Simple Queries in SQL: Rules for Single-Table Query Processing

Single-table queries are generally simple, and it’s usually easy to understand the meaning of a query just by reading the SELECT statement. As queries become more complex, however, it’s important to have a more precise “definition” of the query results that will be produced by a given SELECT statement. The following steps describe the procedure for generating the results of a SQL query that includes the clauses described in this chapter.

As these steps show, the query results produced by a SELECT statement are specified by applying each of its clauses, one by one. The FROM clause is applied first (selecting the table containing data to be retrieved). The WHERE clause is applied next (selecting specific rows from the table). The SELECT clause is applied next (generating the specific columns of query results and eliminating duplicate rows, if requested).
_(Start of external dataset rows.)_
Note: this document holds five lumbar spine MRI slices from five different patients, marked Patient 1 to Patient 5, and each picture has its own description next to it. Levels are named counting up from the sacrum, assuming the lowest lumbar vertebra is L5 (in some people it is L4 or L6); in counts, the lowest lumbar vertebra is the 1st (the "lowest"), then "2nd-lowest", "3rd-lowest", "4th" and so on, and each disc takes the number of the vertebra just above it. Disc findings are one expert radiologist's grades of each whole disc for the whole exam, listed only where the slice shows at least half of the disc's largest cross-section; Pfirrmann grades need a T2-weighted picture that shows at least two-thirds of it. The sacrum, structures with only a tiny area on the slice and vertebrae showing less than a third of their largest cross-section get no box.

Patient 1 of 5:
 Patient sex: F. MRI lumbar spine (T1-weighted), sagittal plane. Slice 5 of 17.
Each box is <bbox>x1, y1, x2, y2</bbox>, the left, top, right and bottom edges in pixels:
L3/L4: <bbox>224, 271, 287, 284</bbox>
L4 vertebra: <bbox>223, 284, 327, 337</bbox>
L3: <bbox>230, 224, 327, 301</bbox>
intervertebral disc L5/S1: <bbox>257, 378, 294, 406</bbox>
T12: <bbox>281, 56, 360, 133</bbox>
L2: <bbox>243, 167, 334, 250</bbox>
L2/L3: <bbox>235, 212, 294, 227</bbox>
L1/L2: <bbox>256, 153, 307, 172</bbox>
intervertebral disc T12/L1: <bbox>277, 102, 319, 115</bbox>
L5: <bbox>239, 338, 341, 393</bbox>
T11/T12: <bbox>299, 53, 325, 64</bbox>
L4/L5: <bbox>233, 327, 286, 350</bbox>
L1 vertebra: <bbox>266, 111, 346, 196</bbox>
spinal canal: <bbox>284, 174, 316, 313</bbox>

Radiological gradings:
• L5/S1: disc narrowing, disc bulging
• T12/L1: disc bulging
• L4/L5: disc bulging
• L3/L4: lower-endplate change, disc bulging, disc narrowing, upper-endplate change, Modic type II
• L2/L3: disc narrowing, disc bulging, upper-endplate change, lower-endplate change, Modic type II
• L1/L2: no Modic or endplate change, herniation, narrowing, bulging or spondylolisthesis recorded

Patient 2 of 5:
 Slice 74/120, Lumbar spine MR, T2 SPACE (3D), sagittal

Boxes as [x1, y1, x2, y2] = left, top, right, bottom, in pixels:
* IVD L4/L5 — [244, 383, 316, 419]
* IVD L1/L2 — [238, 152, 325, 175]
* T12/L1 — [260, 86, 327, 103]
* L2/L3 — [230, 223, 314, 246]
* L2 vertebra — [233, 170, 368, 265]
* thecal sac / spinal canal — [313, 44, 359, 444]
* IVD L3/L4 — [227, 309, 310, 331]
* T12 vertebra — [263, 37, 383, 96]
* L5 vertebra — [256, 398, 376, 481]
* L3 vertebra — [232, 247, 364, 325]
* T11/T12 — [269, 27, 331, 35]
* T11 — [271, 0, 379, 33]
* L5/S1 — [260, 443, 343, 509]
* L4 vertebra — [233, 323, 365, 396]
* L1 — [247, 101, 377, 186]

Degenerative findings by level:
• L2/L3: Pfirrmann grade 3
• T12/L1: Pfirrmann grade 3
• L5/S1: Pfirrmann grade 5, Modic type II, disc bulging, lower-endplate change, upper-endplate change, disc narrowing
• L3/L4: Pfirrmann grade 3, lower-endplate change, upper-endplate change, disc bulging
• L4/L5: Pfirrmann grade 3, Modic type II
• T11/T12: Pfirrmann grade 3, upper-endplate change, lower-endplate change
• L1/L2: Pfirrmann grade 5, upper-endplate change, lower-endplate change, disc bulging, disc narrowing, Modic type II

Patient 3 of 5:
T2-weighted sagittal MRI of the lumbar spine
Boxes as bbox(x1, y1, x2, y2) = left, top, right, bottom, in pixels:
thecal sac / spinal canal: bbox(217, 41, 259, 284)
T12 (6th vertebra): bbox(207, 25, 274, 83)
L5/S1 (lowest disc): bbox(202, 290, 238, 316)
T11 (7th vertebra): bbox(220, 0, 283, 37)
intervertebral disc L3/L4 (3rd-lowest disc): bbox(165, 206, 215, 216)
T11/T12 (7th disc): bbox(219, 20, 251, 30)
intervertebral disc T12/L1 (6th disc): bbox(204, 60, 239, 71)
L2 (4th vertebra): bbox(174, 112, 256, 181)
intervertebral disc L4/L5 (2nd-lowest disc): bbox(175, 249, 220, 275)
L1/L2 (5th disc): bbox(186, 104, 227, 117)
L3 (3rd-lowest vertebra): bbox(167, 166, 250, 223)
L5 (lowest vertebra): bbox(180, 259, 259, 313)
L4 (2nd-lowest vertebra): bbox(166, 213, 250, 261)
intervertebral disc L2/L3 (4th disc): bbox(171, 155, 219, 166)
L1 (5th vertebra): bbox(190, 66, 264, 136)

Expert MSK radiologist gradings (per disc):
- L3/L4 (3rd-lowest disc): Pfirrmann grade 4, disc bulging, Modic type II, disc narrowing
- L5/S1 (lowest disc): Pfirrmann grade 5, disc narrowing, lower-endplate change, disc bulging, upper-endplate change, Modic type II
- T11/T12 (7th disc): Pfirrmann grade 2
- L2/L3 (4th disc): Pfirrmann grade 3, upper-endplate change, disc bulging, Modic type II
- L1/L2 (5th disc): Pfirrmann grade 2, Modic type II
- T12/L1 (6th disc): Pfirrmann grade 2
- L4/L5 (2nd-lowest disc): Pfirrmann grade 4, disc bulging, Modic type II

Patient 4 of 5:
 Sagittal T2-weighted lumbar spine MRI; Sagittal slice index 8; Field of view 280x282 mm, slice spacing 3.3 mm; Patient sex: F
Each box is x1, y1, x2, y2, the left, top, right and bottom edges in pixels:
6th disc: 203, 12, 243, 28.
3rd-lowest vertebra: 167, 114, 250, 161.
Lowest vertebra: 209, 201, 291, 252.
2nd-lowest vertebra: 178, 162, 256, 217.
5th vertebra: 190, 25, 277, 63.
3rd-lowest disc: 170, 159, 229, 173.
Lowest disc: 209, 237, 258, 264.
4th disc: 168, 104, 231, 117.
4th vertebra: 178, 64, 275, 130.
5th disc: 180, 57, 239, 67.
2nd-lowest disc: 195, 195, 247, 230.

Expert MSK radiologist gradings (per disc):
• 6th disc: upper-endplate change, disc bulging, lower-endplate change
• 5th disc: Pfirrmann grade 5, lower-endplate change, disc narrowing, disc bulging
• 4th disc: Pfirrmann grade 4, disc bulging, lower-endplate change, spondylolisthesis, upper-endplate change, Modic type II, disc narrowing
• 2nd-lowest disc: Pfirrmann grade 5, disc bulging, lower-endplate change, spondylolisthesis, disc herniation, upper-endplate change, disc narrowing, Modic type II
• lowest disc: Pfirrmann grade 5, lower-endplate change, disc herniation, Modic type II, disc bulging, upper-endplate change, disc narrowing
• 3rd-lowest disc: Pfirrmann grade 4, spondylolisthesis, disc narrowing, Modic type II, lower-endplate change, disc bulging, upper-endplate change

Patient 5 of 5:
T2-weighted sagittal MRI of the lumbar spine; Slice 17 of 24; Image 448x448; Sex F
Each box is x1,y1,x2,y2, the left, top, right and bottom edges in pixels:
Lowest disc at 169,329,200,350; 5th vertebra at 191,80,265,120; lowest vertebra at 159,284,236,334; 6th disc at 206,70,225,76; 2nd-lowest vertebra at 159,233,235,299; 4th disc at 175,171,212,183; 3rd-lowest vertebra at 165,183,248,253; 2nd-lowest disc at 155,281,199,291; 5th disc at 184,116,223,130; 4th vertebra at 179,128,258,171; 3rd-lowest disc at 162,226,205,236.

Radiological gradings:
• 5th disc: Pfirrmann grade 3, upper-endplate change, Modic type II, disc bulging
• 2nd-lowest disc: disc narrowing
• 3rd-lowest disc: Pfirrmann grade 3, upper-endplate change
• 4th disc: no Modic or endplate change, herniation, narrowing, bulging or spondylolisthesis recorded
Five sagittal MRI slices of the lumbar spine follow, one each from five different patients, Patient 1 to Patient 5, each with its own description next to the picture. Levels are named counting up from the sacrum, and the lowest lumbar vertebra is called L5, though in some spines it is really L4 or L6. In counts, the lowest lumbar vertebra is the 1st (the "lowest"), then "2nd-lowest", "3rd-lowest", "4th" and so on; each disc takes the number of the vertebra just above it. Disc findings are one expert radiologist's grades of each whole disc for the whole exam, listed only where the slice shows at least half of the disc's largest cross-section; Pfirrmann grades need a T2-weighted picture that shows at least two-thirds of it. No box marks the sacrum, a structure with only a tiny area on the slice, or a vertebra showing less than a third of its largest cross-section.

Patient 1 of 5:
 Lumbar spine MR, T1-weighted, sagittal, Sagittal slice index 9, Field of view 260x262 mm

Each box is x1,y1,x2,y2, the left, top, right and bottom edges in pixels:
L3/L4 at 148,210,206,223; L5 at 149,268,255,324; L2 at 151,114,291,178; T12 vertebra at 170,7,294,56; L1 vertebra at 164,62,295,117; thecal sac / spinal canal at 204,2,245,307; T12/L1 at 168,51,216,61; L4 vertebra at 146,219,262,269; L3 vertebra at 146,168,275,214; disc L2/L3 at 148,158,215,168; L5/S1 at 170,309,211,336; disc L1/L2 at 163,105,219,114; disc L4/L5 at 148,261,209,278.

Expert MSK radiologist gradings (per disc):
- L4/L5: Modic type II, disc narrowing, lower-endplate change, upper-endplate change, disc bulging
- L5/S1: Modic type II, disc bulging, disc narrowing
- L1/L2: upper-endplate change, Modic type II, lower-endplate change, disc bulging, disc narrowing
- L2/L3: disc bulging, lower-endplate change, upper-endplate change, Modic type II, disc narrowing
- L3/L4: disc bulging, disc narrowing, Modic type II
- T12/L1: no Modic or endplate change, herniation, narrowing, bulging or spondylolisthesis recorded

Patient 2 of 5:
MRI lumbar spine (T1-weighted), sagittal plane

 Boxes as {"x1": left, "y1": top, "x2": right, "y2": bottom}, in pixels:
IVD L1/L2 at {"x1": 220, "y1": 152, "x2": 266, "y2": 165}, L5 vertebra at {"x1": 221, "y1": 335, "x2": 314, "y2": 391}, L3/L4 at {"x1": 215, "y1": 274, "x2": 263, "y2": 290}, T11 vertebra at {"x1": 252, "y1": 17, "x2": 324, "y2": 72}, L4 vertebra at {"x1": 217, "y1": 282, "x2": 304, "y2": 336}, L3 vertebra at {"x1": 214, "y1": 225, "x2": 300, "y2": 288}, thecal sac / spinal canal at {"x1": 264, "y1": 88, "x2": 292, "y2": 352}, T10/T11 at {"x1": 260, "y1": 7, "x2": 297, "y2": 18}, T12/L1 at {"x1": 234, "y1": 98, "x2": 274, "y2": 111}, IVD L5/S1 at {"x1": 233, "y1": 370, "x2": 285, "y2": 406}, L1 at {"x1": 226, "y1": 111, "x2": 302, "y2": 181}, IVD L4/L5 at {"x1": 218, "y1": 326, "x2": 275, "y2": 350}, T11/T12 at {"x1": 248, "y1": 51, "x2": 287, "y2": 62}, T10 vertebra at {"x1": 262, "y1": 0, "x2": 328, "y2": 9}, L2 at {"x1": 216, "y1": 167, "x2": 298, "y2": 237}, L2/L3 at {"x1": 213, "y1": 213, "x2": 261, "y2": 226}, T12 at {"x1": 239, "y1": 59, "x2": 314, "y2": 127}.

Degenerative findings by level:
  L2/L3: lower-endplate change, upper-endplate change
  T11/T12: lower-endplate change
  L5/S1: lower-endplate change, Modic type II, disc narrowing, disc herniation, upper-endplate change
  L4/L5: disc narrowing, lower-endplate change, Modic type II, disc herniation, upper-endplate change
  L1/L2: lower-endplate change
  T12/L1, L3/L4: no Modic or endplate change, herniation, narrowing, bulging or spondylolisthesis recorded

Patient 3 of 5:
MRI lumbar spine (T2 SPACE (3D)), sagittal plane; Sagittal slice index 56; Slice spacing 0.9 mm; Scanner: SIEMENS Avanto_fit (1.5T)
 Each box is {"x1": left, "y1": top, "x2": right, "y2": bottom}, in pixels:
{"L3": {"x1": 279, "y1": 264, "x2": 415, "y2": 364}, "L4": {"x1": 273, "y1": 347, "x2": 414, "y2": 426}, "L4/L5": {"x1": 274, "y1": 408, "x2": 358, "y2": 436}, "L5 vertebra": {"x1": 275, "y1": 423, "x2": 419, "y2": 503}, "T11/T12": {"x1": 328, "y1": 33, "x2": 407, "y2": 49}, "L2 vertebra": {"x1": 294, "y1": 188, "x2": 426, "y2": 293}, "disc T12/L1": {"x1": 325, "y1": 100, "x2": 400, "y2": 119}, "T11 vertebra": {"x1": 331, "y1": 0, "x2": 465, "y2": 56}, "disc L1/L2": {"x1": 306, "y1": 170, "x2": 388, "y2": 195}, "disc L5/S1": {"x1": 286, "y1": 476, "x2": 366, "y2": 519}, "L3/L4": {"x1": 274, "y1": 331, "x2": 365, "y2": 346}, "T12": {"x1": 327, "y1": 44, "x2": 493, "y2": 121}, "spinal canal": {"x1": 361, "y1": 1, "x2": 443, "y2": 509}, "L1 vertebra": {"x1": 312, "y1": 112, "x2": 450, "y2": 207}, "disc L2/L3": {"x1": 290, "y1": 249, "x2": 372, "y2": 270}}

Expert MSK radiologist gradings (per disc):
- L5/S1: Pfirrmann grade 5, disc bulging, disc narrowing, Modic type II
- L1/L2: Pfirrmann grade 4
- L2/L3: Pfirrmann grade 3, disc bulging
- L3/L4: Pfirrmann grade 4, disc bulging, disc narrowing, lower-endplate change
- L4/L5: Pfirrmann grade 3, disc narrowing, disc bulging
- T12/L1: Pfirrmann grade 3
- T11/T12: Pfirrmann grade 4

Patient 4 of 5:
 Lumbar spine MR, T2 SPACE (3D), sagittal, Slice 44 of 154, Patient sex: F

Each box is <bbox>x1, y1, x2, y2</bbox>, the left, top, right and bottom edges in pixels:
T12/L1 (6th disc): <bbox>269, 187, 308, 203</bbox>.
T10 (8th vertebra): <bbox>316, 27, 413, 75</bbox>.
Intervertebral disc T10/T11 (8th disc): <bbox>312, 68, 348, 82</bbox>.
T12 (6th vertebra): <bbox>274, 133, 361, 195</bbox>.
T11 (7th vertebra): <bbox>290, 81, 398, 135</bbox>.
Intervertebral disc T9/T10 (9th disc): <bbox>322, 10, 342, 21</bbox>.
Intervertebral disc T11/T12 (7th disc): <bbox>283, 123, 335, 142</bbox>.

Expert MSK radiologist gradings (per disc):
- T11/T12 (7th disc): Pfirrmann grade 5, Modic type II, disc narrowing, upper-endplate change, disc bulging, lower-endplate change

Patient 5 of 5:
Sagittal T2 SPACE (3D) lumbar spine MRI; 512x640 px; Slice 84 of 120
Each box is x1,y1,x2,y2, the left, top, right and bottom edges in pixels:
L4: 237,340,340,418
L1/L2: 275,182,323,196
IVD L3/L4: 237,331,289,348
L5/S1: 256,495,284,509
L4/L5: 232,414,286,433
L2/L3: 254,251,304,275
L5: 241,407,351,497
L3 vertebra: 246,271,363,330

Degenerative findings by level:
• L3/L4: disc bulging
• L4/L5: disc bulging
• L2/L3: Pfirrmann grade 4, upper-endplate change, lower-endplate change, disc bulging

Finally, the ORDER BY clause is applied to sort the query results.

To generate the query results for a SELECT statement, follow these steps:

  1. Start with the table named in the FROM
  2. If there is a WHERE clause, apply its search condition to each row of the table, retaining those rows for which the search condition is TRUE, and discarding those rows for which it is FALSE or NULL.
  3. For each remaining row, calculate the value of each item in the select list to produce a single row of query results. For each column reference, use the value of the column in the current row.
  4. If SELECT DISTINCT is specified, eliminate any duplicate rows of query results that were produced.
  5. If there is an ORDER BY clause, sort the query results as specified.

The rows generated by this procedure comprise the query results.

These “rules” for SQL query processing will be expanded several times in the next three chapters to include the remaining clauses of the SELECT statement.

1. Combining Query Results (union) *

Occasionally, it’s convenient to combine the results of two or more queries into a single table of query results. SQL supports this capability through the UNION feature of the SELECT statement. Figure 6-15 illustrates how to use the UNION operation to satisfy the following request:

List all the products where the price of the product exceeds $2,000 or where more than $30,000 of the product has been ordered in a single order.

The first part of the request can be satisfied with the top query in the figure:

List all the products whose price exceeds $2,000.

SELECT MFR_ID, PRODUCT_ID

FROM PRODUCTS

WHERE PRICE > 2000.00

MFR_ID  PRODUCT_ID

—————–

ACI      4100Y

REI      2A44L

ACI      4100Z

REI      2A44R

Similarly, the second part of the request can be satisfied with the bottom query in the figure:

List all the products where more than $30,000 of the product has been ordered in a single order.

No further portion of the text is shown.